On a beaucoup parlé jusqu'à présent de financements publics ou parapublics, mais je voudrais insister sur le fait que le décalage entre les investissements et les besoins provient en majeure partie d'un déficit de financement privé. Il faut donc absolument arriver à mobiliser les financements des banques, des compagnies d'assurance et autres investisseurs.
Ce déficit d'investissement privé me semble résulter d'une double défaillance. D'une part, la défaillance des autorités publiques en matière d'envoi de signaux clairs. Pour que les acteurs économiques de l'économie réelle et les acteurs de l'économie financière s'engagent en faveur de la transition énergétique, ils ont besoin d'une stratégie. La transition énergétique est en effet un phénomène complexe, qui va modifier tous les secteurs de l'économie, nos modes de vie et de consommation. On ne peut donc être opérationnels sans une vision globale de long terme.
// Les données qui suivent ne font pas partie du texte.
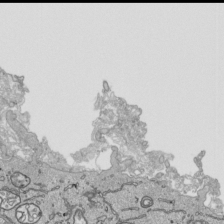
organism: Human
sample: Mitochondria in HCT116 cells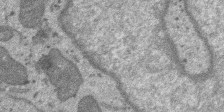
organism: Human
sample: Lung epithelial cells infected with SARS-CoV-2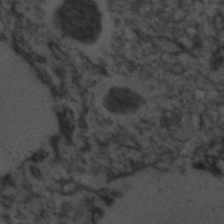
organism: C. elegans
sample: C. elegans embryo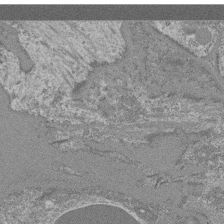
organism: Mouse
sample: Glomerulus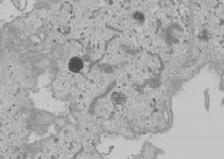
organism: Human
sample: Mitochondria in U2OS cells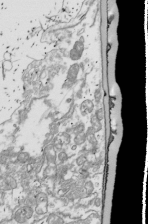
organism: Drosophila
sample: Cell division; meiosis; drosophila spermatocytes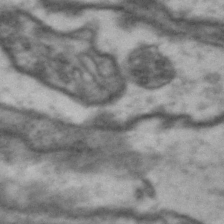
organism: Drosophila
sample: Brain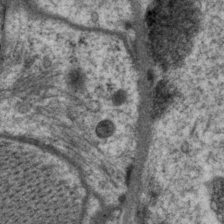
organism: P. pacificus
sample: Pharynx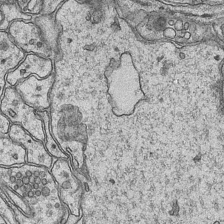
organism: Mouse
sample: CA1 Hippocampus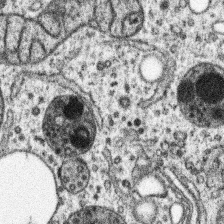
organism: Human
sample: HeLa cells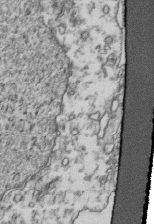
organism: Human
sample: Activated Jurkat CD4+ T cells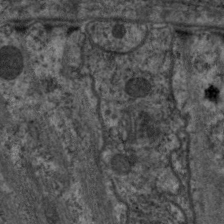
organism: C. elegans
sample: Pharynx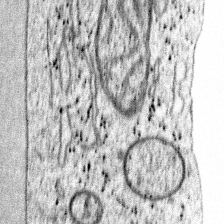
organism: Human
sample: HeLa cells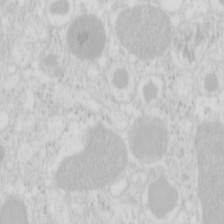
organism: Mouse
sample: Pancreas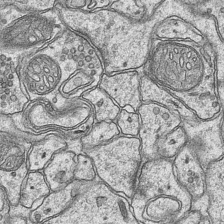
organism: Mouse
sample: CA1 Hippocampus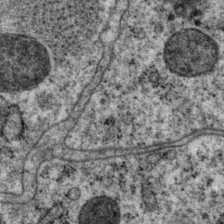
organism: P. pacificus
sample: Pharynx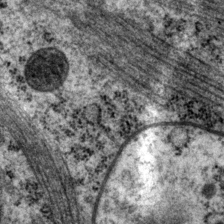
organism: P. pacificus
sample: Pharynx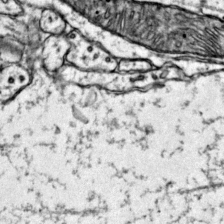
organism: Mouse
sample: Primary visual cortex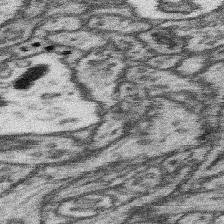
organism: Mouse
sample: Somatosensory cortex neuropil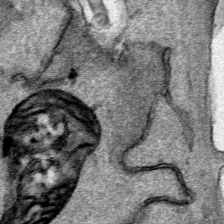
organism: Human
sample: Mitochondria in HCT116 cells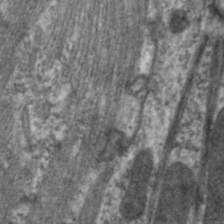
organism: C. elegans
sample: Pharynx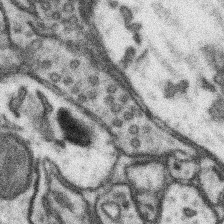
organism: Mouse
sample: Somatosensory cortex neuropil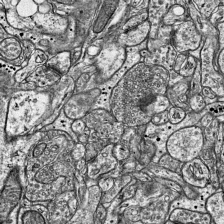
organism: Mouse
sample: Visual Cortex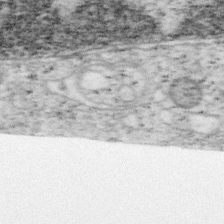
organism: Mouse
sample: OT-I killer T cells with ID8 ovarian cancer cells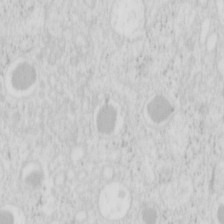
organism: Mouse
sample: Pancreas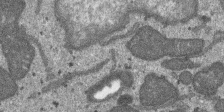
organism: Human
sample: Lung epithelial cells infected with SARS-CoV-2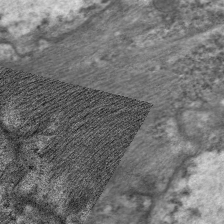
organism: C. elegans
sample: Pharynx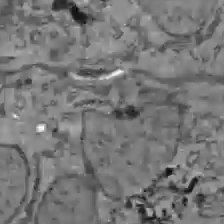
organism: C57BL Mouse
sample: Liver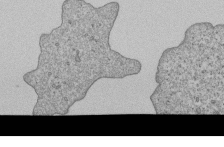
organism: Human
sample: MDA-MB-231 cells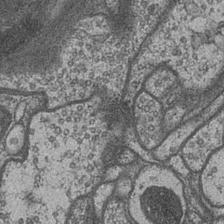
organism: Drosophila
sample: Optic medulla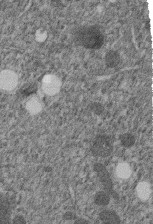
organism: C. elegans
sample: C. elegans embryo early stage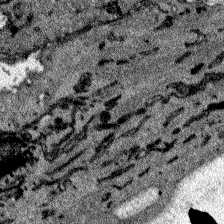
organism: Zebrafish
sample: Larval olfactory bulb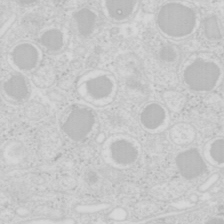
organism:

La seconde défaillance que je constate est celle des marchés, les prix et les taux d'intérêt actuels ne reflétant absolument pas les risques climatiques tels qu'on peut les percevoir. Cela s'explique, d'une part, par le fait que l'horizon des acteurs financiers est un horizon à court terme tandis que les risques climatiques s'inscrivent dans un horizon à moyen et long termes, et, d'autre part, par le fait que les méthodologies d'évaluation de ces risques ne sont pas encore au point.
Quelles solutions pouvons-nous envisager ? Premièrement, les pouvoirs publics doivent envoyer des signaux clairs. La définition de plans de transition sectoriels, tels que celui sur lequel travaille l'ADEME, pourrait être un signal très important pour les acteurs économiques, dès l'instant où l'ensemble des pouvoirs publics s'appuieraient dessus, afin de leur donner une véritable crédibilité. Deuxièmement, pour que les acteurs financiers prennent réellement en compte les risques climatiques, il faut certainement accélérer le développement de méthodologies robustes et convergentes pour les évaluer. L'intervention des régulateurs et des superviseurs, dans un contexte d'urgence, est certainement un levier très important.
Au-delà, il faut mobiliser des ressources publiques pour réduire les risques d'un certain nombre d'investissements et leurs coûts. Certains projets verts trouveront des financements tout seuls, presque naturellement, auprès des acteurs privés ; d'autres auront besoin de l'intervention publique pour leur apporter une garantie et réduire leurs coûts. En France, les montants de l'épargne réglementée sont très importants. Aussi faut-il certainement réfléchir à la façon de mieux mobiliser une partie de ces fonds au service de la transition énergétique, comme la loi PACTE a commencé à le faire. Cette question renvoie aussi à des points qui ont déjà été évoqués : les labels, la lisibilité ou encore l'information des consommateurs.